サイバー鏡新明智流、免許皆伝の巻。

竹尾 錬二

サイバー鏡新明智流、免許皆伝の巻。

 失伝した流派剣術の復元は、絶滅した化石動物の想像図の作成に少し似ている。


 1825年、イギリスの医師ギデオン・マンデルの発掘した化石から復元されたイグアノドンの想像図は、体長70mにも及ぶ巨大なトカゲだった。これが、世界初の恐竜の復元図である。

 それから五十年ほど経過した1878年、ベルギーのベルニサール炭鉱より31体ものイグアノドンの全身化石が発掘され、歯の一部から復元されたギデオンの想像図は大幅な修正を余儀なくされた。

 この時登場した想像図では、イグアノドンは尻尾を引きずりながら、人間のように直立した二足歩行している。このフォルムは、ティラノサウルスやアロサウルスなど、多くの有名な花形恐竜の想像図に採用され、1950年近くまで影響を与えることになった。

 日本の映画「ゴジラ」や、ウルトラマンシリーズなどに登場する怪獣たちは、この時代の想像図を基に創造されたものだ。

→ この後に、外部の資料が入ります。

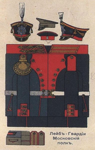 Форма обмундирования парадная лейб-гвардии Московского полка. 1910 год.

 イグアノドンの生態は、現代では足跡の痕跡化石や、より多くの化石から更に精確な復元が行われ、長い尻尾をバランサーに使用しながらの、四足での歩行をしていたものと推定されている。

 ティラノサウルスもまた、ゴジラ状のフォルムから、直立で二足歩行をしながら鳥類のように尻尾から頭までを水平に近く維持し、活発に走行する姿へと想像図を変更されている。この新しい想像図が人々の間で共有されるようになったのは、1990年代終盤の映画『ジュラシックパーク』などの創作物の影響も多いだろう。

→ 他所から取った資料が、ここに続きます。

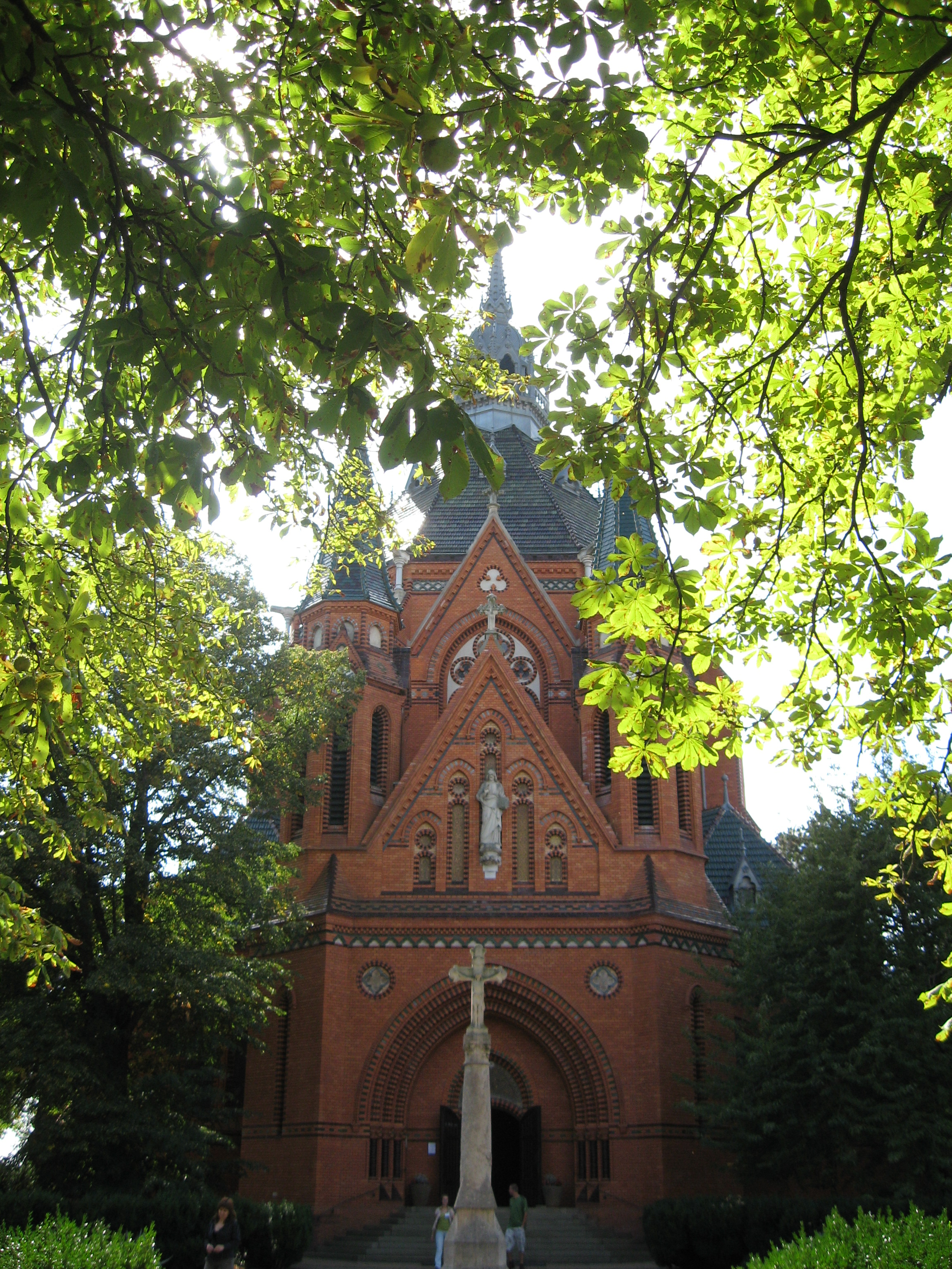 Kostel Navštívení Panny Marie v Poštorné

 恐竜の想像図の変化は、恐竜が大型の爬虫類ではなく、鳥類の前身にあたる生物であることが判明したことが大きい。恐竜は絶滅動物の筆頭のように思われるが、分類学的には、鳥類こそが生き残った恐竜そのものと言っても過言ではない。

 

 さて、恐竜の話はこのぐらいにして、剣術に話を戻そう。

 失伝した剣術流派を復元するにあたって、化石に該当するものは、伝書や指南書といった、当時の史料だ。技の手順や構えの姿勢などをスティックピクチャ―として簡素に表現した蜻蛉絵があれば、大いに復元の役に立つ。これらは文字通り、永い時を経て現代に残された、失伝流派の『骨』と言える。また、遊歴日録や他流試合の記録なども、その時代の当事者の思いや外部からの視点を残した重要な史料であり、復元にあたって足りない部分を肉付けするのに役立つだろう。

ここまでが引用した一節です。